## YOUR ASSIGNMENT:
After finding the line that contains "2010 소울컴퍼니 쇼에서 공연 중인 제이켠" in the material below, print that line and all subsequent lines exactly, up to and including the last.

## MATERIAL PROVIDED:
• • • •

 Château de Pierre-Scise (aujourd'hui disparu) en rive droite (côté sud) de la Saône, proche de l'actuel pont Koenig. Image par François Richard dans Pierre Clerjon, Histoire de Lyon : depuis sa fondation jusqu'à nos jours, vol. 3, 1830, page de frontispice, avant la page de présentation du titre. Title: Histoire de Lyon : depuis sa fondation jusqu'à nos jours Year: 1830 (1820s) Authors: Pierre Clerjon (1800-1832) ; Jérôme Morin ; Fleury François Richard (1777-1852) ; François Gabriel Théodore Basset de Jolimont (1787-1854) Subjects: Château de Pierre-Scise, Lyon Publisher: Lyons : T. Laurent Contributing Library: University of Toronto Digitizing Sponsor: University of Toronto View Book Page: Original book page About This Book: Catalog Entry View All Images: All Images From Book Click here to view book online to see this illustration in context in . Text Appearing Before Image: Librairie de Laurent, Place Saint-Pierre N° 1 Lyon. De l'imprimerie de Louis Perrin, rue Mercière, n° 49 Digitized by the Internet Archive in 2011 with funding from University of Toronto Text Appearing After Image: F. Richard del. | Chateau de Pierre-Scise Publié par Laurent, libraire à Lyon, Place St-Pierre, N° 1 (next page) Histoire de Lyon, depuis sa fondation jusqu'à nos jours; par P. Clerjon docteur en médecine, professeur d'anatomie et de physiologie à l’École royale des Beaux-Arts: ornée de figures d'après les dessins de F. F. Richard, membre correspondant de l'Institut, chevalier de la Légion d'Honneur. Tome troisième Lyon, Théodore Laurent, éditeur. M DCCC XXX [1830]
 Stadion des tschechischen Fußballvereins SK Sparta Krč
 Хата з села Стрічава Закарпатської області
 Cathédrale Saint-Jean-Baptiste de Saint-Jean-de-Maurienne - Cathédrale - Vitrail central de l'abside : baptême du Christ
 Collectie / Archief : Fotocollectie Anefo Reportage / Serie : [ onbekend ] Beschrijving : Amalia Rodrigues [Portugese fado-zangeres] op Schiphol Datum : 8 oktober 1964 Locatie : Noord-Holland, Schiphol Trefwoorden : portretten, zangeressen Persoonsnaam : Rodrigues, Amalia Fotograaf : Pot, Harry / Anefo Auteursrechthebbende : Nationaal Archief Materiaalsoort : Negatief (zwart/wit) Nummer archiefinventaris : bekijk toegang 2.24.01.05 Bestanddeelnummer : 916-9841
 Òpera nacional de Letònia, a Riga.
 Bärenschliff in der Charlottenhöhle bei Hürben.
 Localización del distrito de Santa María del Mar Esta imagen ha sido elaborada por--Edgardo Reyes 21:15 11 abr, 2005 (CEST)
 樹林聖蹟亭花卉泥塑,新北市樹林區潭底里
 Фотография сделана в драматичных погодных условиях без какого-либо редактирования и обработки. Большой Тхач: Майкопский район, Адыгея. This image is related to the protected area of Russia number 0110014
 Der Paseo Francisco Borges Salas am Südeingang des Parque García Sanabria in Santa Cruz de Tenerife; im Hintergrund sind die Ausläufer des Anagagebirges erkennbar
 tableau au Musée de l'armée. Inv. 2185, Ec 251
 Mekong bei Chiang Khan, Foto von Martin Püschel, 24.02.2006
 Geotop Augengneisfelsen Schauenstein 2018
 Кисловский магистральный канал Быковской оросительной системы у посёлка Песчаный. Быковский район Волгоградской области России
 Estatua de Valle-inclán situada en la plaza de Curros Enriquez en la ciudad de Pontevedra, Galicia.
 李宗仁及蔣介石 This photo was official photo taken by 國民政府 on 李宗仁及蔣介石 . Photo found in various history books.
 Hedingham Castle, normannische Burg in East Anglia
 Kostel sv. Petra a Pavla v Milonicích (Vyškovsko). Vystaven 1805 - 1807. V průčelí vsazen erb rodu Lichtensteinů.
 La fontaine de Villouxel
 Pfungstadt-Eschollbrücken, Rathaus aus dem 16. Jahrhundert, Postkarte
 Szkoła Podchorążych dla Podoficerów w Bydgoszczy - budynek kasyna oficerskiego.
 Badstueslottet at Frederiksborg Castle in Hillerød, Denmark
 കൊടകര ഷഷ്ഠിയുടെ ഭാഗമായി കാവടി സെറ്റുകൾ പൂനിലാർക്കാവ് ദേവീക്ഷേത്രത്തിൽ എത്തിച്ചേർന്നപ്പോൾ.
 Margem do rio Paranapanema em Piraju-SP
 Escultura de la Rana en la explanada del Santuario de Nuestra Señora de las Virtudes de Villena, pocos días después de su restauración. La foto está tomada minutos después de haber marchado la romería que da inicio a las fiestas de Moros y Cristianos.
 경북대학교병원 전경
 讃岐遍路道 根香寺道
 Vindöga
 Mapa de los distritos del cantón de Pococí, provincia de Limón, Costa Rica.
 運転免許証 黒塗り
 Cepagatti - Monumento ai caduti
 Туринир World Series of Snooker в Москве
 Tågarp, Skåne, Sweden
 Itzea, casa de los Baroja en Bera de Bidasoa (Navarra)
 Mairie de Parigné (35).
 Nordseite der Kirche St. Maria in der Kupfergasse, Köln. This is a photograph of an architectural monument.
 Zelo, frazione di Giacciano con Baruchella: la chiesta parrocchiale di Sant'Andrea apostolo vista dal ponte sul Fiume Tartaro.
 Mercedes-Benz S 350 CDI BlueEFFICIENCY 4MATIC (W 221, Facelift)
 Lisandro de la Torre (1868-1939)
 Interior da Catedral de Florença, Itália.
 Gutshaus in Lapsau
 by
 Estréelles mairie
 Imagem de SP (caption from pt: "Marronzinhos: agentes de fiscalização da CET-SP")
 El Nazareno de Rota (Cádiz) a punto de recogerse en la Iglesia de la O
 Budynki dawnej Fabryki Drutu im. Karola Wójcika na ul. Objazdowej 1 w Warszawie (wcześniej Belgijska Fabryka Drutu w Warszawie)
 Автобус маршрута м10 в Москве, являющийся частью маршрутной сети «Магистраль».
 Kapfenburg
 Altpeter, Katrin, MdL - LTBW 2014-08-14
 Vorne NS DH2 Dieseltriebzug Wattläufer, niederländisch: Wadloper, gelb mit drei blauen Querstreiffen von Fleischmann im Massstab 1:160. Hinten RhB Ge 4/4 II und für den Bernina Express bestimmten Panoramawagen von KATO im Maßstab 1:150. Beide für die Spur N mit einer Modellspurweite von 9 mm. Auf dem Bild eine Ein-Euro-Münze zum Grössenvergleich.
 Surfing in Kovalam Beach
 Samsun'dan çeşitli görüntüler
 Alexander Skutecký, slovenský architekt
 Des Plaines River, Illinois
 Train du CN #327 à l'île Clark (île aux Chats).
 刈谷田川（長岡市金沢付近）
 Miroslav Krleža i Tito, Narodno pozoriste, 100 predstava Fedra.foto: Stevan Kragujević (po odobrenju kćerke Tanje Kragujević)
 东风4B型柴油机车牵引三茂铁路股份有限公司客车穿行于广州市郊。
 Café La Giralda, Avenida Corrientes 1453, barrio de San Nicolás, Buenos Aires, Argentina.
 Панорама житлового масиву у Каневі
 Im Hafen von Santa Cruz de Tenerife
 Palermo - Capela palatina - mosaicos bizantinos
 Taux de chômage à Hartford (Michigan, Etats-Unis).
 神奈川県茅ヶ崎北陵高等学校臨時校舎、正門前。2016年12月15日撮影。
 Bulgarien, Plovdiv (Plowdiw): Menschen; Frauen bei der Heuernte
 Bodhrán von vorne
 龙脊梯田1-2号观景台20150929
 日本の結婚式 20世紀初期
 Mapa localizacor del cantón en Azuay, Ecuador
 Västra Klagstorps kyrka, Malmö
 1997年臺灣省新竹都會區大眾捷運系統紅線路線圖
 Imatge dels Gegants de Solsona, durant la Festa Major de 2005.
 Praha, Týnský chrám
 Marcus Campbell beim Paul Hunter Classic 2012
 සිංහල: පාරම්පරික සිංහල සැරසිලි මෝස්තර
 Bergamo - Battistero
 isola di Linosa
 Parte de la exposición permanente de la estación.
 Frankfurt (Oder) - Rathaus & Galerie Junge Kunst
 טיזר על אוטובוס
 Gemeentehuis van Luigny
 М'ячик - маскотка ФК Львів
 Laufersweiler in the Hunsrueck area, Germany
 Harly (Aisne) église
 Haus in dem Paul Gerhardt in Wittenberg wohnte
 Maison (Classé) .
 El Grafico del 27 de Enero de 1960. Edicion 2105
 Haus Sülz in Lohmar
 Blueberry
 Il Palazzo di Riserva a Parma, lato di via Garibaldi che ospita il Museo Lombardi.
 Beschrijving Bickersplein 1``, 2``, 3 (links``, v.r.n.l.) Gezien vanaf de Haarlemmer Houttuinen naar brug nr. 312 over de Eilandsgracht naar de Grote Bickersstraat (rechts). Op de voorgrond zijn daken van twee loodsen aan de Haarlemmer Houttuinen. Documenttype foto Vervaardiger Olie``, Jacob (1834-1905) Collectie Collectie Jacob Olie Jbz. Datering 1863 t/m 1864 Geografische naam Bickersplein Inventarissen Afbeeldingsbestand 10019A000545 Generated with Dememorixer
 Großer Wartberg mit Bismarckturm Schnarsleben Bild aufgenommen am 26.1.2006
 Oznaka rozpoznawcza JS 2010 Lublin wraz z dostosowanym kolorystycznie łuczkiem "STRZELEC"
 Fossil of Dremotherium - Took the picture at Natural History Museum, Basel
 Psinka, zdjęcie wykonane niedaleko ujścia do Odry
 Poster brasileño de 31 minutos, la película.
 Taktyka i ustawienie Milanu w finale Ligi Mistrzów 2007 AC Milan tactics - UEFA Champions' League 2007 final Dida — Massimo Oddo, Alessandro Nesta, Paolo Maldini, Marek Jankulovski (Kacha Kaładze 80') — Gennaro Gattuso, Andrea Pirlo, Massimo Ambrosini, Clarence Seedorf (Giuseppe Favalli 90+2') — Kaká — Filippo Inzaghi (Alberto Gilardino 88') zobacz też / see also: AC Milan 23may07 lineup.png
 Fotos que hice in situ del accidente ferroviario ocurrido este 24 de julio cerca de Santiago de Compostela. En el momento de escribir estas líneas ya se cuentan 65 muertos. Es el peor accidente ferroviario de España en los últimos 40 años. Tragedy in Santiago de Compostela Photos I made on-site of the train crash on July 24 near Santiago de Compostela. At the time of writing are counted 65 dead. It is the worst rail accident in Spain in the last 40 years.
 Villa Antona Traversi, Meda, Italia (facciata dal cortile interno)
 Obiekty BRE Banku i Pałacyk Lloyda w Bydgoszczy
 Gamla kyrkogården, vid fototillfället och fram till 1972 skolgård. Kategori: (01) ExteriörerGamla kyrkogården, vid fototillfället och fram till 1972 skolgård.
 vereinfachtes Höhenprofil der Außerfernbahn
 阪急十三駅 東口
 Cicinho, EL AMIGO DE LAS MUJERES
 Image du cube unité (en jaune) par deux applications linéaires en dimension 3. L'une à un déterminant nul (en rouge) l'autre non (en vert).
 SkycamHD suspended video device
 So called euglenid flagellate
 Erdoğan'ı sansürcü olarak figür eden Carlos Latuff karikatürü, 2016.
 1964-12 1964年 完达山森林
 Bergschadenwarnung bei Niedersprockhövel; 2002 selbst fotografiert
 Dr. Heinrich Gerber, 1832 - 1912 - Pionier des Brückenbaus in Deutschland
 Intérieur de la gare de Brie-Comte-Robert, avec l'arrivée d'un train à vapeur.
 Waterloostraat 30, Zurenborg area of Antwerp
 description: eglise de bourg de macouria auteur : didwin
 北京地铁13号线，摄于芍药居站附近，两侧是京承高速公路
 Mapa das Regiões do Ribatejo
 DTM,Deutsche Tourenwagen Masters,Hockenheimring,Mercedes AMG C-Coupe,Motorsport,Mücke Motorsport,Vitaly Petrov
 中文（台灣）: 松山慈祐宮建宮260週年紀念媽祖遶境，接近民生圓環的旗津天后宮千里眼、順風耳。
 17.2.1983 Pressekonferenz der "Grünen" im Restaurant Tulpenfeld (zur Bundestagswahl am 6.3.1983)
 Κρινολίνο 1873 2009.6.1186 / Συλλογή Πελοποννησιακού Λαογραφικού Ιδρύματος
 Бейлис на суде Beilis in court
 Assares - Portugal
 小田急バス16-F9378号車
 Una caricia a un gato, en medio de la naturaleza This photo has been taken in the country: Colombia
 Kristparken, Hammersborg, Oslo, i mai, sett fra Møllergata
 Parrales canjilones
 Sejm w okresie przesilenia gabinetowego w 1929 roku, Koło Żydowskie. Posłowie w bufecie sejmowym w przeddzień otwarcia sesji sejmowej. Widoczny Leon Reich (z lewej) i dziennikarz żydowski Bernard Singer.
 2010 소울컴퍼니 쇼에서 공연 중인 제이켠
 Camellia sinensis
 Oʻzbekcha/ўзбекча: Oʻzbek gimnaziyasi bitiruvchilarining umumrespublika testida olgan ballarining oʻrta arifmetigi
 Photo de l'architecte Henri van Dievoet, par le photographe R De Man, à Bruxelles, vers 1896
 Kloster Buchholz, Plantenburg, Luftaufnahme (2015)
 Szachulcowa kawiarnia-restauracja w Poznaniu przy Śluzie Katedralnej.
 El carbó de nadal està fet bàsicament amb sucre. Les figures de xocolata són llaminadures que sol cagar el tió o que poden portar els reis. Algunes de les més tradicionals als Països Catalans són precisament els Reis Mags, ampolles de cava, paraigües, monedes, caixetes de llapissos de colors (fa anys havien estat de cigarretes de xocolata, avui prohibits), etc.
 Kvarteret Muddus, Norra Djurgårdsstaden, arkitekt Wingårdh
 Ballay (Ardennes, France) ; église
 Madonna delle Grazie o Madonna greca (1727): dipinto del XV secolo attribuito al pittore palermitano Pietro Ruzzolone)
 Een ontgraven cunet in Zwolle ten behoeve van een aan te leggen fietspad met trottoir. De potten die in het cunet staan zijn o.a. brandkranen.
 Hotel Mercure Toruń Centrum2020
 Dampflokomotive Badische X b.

• • • •

## EXPECTED ANSWER:
 2010 소울컴퍼니 쇼에서 공연 중인 제이켠
 Camellia sinensis
 Oʻzbekcha/ўзбекча: Oʻzbek gimnaziyasi bitiruvchilarining umumrespublika testida olgan ballarining oʻrta arifmetigi
 Photo de l'architecte Henri van Dievoet, par le photographe R De Man, à Bruxelles, vers 1896
 Kloster Buchholz, Plantenburg, Luftaufnahme (2015)
 Szachulcowa kawiarnia-restauracja w Poznaniu przy Śluzie Katedralnej.
 El carbó de nadal està fet bàsicament amb sucre. Les figures de xocolata són llaminadures que sol cagar el tió o que poden portar els reis. Algunes de les més tradicionals als Països Catalans són precisament els Reis Mags, ampolles de cava, paraigües, monedes, caixetes de llapissos de colors (fa anys havien estat de cigarretes de xocolata, avui prohibits), etc.
 Kvarteret Muddus, Norra Djurgårdsstaden, arkitekt Wingårdh
 Ballay (Ardennes, France) ; église
 Madonna delle Grazie o Madonna greca (1727): dipinto del XV secolo attribuito al pittore palermitano Pietro Ruzzolone)
 Een ontgraven cunet in Zwolle ten behoeve van een aan te leggen fietspad met trottoir. De potten die in het cunet staan zijn o.a. brandkranen.
 Hotel Mercure Toruń Centrum2020
 Dampflokomotive Badische X b.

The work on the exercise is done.